Ah great, I was thinking a rectangle but I wasn't sure how to make it automatically use the plot range
That answers that
 
That's actually a duplicate, might as well vote to close ..
 
I'm a bit surprised WRI hasn't hyped Mathematica in association to background work on that Interstellar movie. Well, it might be that they'd need a contract to associate themselves with it... (don't ask me, I'm not into movie business.)
 
7:57 PM
@kirma They used Mma for the movie? How?
 
@Szabolcs See comments by Kip Thorne at
http://chat.stackexchange.com/transcript/message/18547033#18547033
 
I haven't seen the movie, nor have I read anything about it yet ...
 
Also, there was some video featuring the black hole work where I spotted diagram probably created with Mma (gravity isosurface or such).
It might be positive spoilers! (I don't really have too positive expectations about the plot, though.)
@Szabolcs They hype about relativistic visuals.
 
@Szabolcs, so finding the Inverse of a 200x200 matrix takes 3.8s, but a 400x400 one takes 52s... Is that about the best I can hope for?
 
@FdotFloss I don't know.
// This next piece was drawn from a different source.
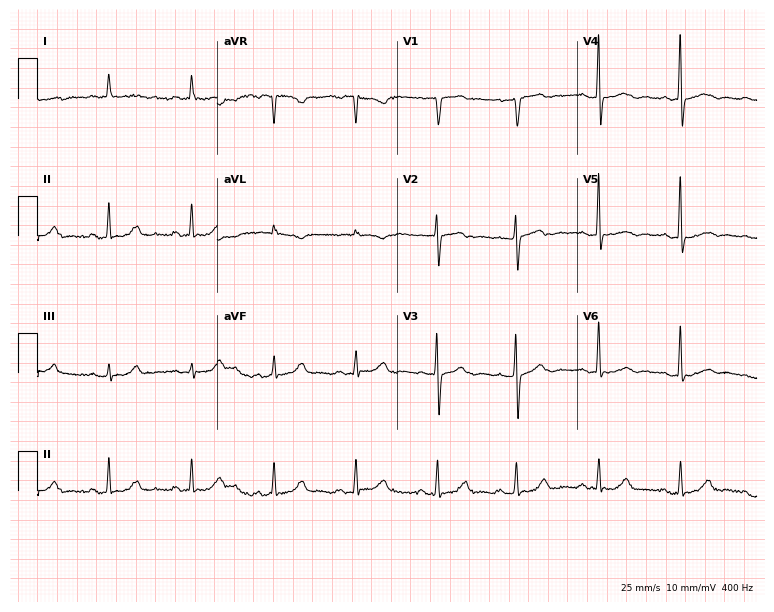
12-lead ECG from a male patient, 80 years old. Screened for six findings — first-degree AV block, right bundle branch block, left bundle branch block, sinus bradycardia, atrial fibrillation, sinus tachycardia — none is recorded.

It depends on your matrices. Inverse@RandomReal[1, {200, 200}] takes no perceptible time here. Have you compared yours to a random matrix? Have you tried to figure out how those matrices differ?
Are you sure your matrix contains only floating point numbers? Have you tried applying N to it to make sure?
 
8:10 PM
@Szabolcs, Yeah, that's a good point... Let me try that, sorry I misunderstood before, I think
 
8:28 PM
@Szabolcs, so my matrix is mostly zeros. It seems like applying N[] to it before taking the Inverse[] sped it up a ton, but for a few of them also gave me the error Inverse::luc: Result for Inverse of badly conditioned matrix ... may contain significant numerical errors. >>
 
 
1 hour later…
hhh
9:40 PM
I am trying to explain field pressure with following terms below. I used some predict/SARIMA for this kind of task earlier in R. Which tools are for this in Mathematica?

FPR ~ (production, injection, status, unknown_erosion) ~ ({FOPR, FWPR, FGPR, FVPR, FWP, GGPR}, {FWIR,FWIRH}, {GWCT, FOE},{unknown_erosion})
 
hhh
10:28 PM
1st. I need to import the large data file with long header and identifiers specified on many lines, moved question here.